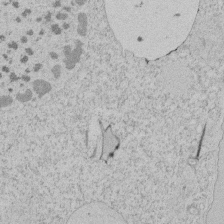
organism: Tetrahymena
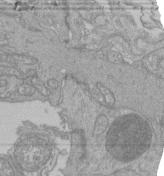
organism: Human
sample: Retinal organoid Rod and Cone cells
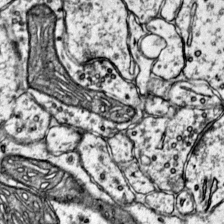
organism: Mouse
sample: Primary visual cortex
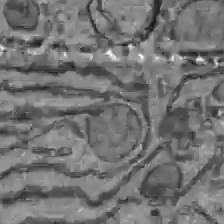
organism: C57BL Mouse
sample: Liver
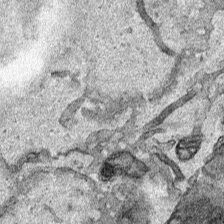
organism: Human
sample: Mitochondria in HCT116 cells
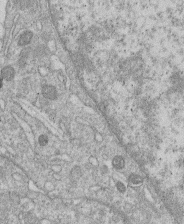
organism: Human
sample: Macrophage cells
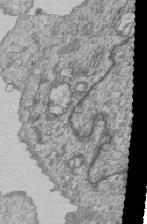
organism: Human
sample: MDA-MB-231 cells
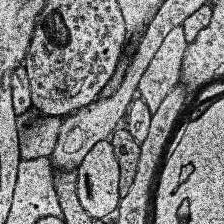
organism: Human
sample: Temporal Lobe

—————

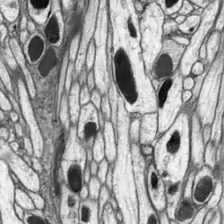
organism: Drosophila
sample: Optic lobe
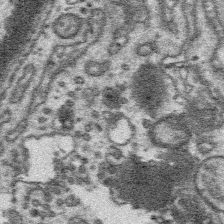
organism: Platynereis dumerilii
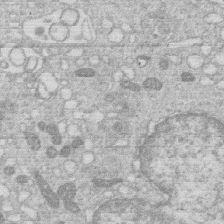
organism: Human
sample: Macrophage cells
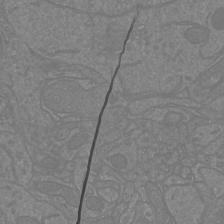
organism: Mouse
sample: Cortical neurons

—————

Task statement: Only one part of the material above is wanted: the lines from the one with "sample: Primary visual cortex" up to and including the one with "sample: Temporal Lobe". Please copy them exactly, pictures left out.

Result:
sample: Primary visual cortex
organism: C57BL Mouse
sample: Liver
organism: Human
sample: Mitochondria in HCT116 cells
organism: Human
sample: Macrophage cells
organism: Human
sample: MDA-MB-231 cells
organism: Human
sample: Temporal Lobe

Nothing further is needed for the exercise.